Scan the records below. Copy every line in which the word "clockwise" appears.

___ EXTRACTED DATA ___

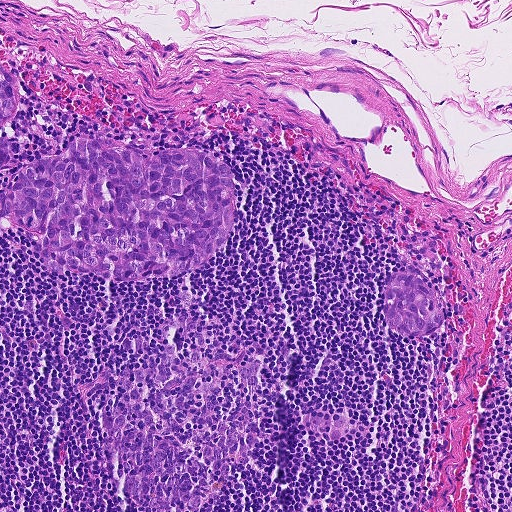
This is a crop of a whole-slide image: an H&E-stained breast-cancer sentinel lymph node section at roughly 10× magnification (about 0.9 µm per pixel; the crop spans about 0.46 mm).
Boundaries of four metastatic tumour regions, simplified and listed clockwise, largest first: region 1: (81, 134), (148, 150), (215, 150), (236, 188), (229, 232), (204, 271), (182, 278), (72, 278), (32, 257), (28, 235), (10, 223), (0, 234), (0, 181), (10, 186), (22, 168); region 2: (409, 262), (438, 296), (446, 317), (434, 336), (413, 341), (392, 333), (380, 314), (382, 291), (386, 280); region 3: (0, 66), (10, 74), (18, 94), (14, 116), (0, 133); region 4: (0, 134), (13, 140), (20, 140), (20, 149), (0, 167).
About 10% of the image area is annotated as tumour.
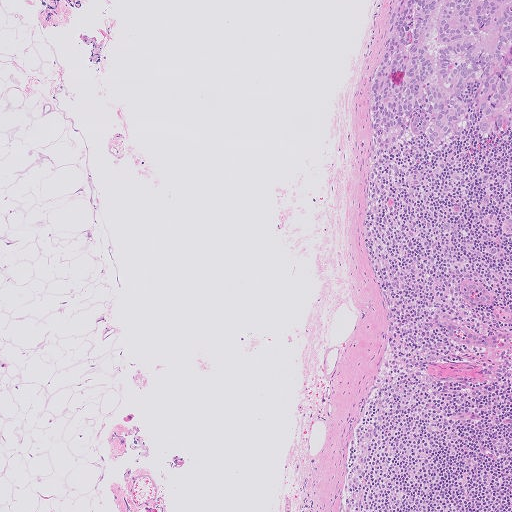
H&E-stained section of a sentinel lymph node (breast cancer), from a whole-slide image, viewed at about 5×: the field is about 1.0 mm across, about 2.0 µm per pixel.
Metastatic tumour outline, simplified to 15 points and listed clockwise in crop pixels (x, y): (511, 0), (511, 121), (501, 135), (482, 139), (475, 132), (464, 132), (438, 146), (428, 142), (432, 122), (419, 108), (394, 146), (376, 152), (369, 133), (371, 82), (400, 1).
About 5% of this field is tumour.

___

YOUR SOLUTION =
Boundaries of four metastatic tumour regions, simplified and listed clockwise, largest first: region 1: (81, 134), (148, 150), (215, 150), (236, 188), (229, 232), (204, 271), (182, 278), (72, 278), (32, 257), (28, 235), (10, 223), (0, 234), (0, 181), (10, 186), (22, 168); region 2: (409, 262), (438, 296), (446, 317), (434, 336), (413, 341), (392, 333), (380, 314), (382, 291), (386, 280); region 3: (0, 66), (10, 74), (18, 94), (14, 116), (0, 133); region 4: (0, 134), (13, 140), (20, 140), (20, 149), (0, 167).
Metastatic tumour outline, simplified to 15 points and listed clockwise in crop pixels (x, y): (511, 0), (511, 121), (501, 135), (482, 139), (475, 132), (464, 132), (438, 146), (428, 142), (432, 122), (419, 108), (394, 146), (376, 152), (369, 133), (371, 82), (400, 1).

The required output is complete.